Do you have control of (or access to) the remote machine?
If you do, then you can use wireshark to find out the TTL on
every packet that leaves that machine, then on your local machine you can use
wireshark to find the TTL of packets received from that machine – the difference
is the number of hops.
If you don’t have control of the remote machine you can try
googling for the default TTL for the OS on that box, and if you don’t know the
OS you can work on the assumption that the default TTL is a power of 2.

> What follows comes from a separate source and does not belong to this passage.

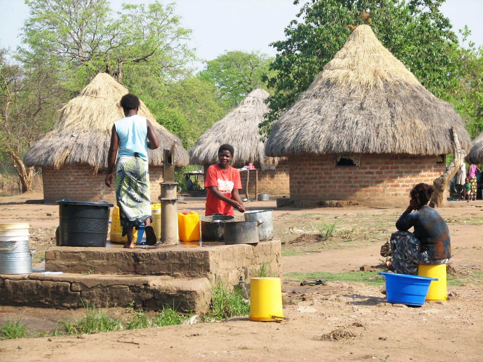 שאיבת מים בכפר באזור שמורת לואנגה בזמביה Luangwa This is an image of food from Zambia
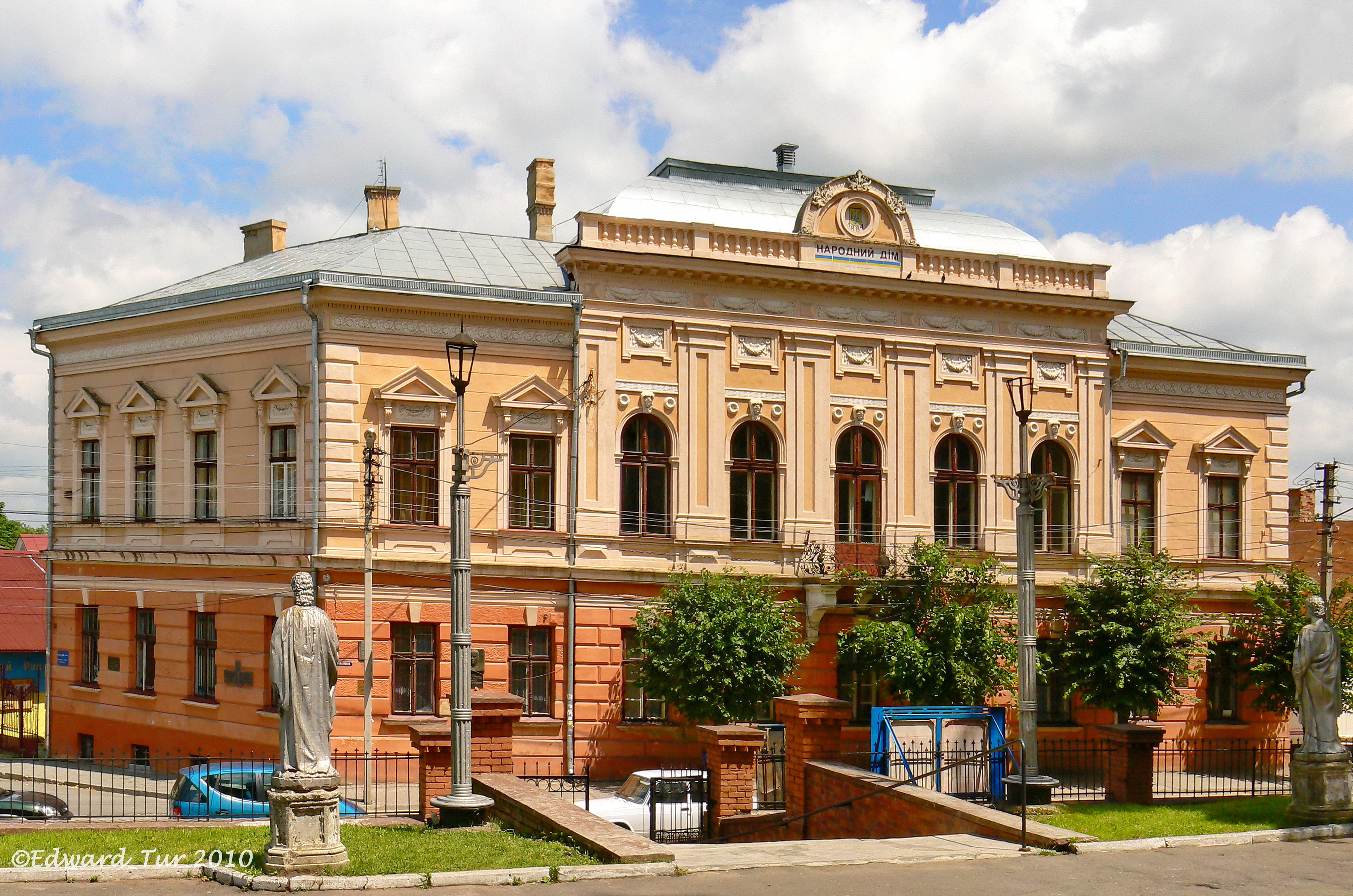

Of course, if there is something like a NAT in the way then you can’t
do it.
Jim
From: wireshark-users-bounces@xxxxxxxxxxxxx
[mailto:wireshark-users-bounces@xxxxxxxxxxxxx] On Behalf Of Syed Faraz
Hasan
Sent: 30 January 2009 15:57
To: wireshark-users@xxxxxxxxxxxxx
Subject: [Wireshark-users] Counting no of hops to remote IP address?
I
want to calculate the number of hops from my PC to some remote one. I am doing
it using the tracert DOS command. For example, I want to count the no of hops
to address 84.53.138.41. When I use tracert, it fails after reaching 193.63.68.1
address on 5th hop. My network administrator says its because it is
administratively prohibited.
Can
some one help me on this, preferably through wireshark.